Pomysł na zatrudnianie Chińczyków zrodził się w Mostostalu pod koniec ubiegłego roku. _ Mamy w tym kraju dobre kontakty. Pomyśleliśmy, że warto byłoby je wykorzystać _ - przyznaje Paweł Gaworzyński, dyrektor Biura Zarządu Mostostalu Zabrze.

Szefowie Mostostalu założyli więc w Chinach firmę, która w porozumieniu z miejscową agencją pracy poszukuje wykwalifikowanych robotników. Jeszcze przed przyjazdem do Polski ich umiejętności sprawdzi na miejscu wysłannik Mostostalu, który w tym miesiącu zostanie wysłany do Pekinu. Jeśli przejdą testy, pierwsza grupa spawaczy pojawi się w Polsce już w czerwcu.

_ Na początku zatrudnimy około pięćdziesięciu. Potem możemy ściągnąć nawet trzysta osób _ - wyjaśnia Gaworzyński.

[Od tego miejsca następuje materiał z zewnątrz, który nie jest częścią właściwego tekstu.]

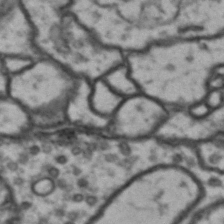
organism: Drosophila
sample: Brain

Azjaci przyjadą do Polski na kilkunastomiesięczne kontrakty. Zarobią około sześciuset dolarów miesięcznie. _ O konkretnych kwotach nie chciałbym na razie mówić. Na pewno nikogo nie sprowadzimy tu siłą. Zamierzamy sięgnąć po robotników ze środkowych rejonów Chin, gdzie płace są niższe niż w regionach bogatych _ - mówi Paweł Gaworzyński.

Spawacze z Państwa Środka wypełnią lukę po polskich robotnikach Mostostalu, którzy pojadą na kontrakt do Norwegii, gdzie Mostostal ma tam budowy. Polacy będą zarabiali nawet kilkanaście tysięcy złotych miesięcznie.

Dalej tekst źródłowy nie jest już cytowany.